In order to tailor clinical therapies for patients with Thal, there needs to be a comprehensive understanding of the etiology of bone disease. Our results indicate that deficits in both bone mass and geometry are significant even in relatively young patients. Therapies to stimulate bone anabolism such as physical activity, growth hormone and/or nutritional interventions may be warranted in the younger thalassemia patient. For older patients with significant endocrinopathies, the primary defect may be an increase in bone resorption; for these individuals treatment with anti-catabolic agents such as bisphosphonates may be appropriate.

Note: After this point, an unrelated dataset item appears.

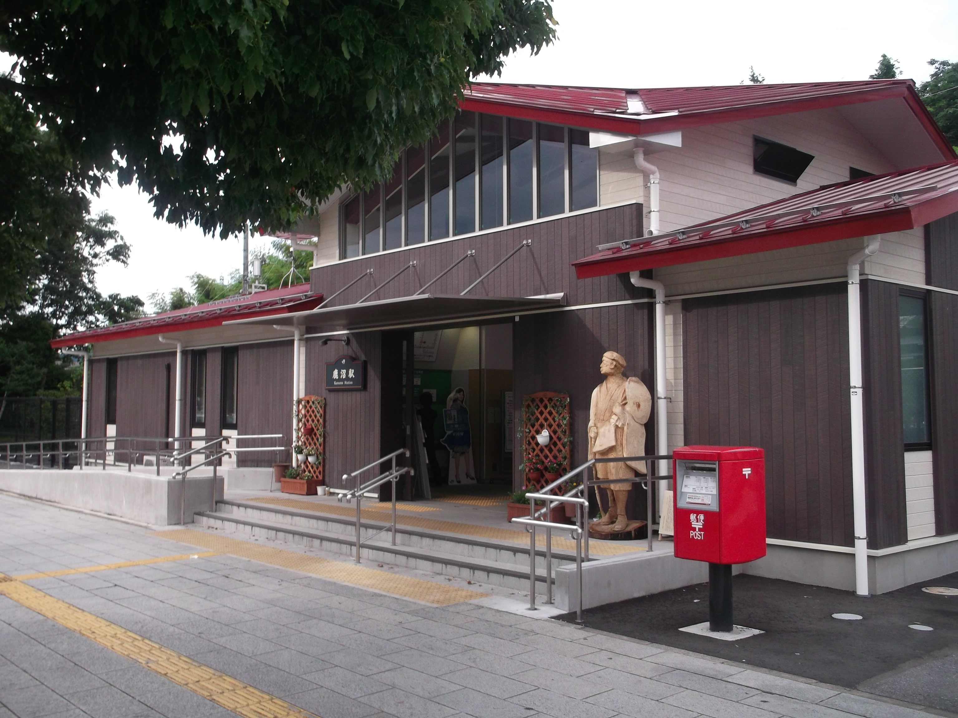 JR日光線 鹿沼駅駅舎 2014年7月20日撮影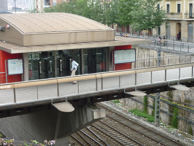 Acceso a la estación de Zabalburu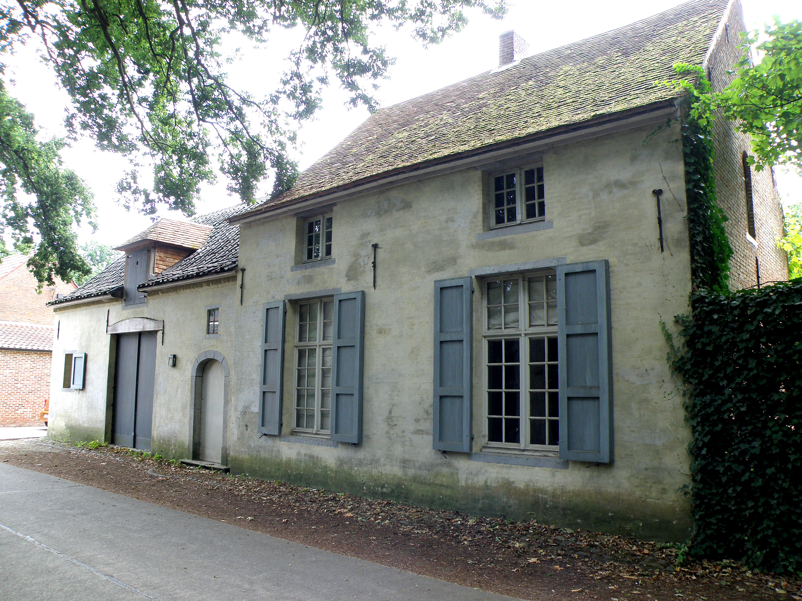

We recognize some limitations of this study. The cohort was relatively small which precluded analysis of multiple clinical variables which could have contributed to skeletal status. The subjects were limited to patients previously identified to have low bone mass by DXA (BMD Z-score <−1.0). For this reason, we could not examine pQCT parameters of less severely affected subjects with this disorder. The decision to include only Thal subjects with low BMD Z-scores excluded only 5 of 62 (8%) screened. Additionally, the Thal group assessed at Oakland represented approximately half of the transfused patients who regularly attend the thalassemia clinic at the Children's Hospital & Research Center, Oakland. The total number of patients with all types of thalassemia syndromes in North America is estimated to be less than 2,000 and roughly half are transfusion dependent [38
]. Therefore, we believe the observations from these 25 subjects may be generalizable to other transfusion dependent patients in the U.S. The strengths of this study are a complete characterization of the skeletal manifestations of Thal using DXA, pQCT and markers of bone turnover in both children and young adults. Bone parameters were compared to large healthy contemporary U.S. cohort to derive both DXA and pQCT Z-scores. Ultimately, we have found evidence of skeletal deficits that cannot be dismissed as an artifact of small bone size or delayed maturity alone.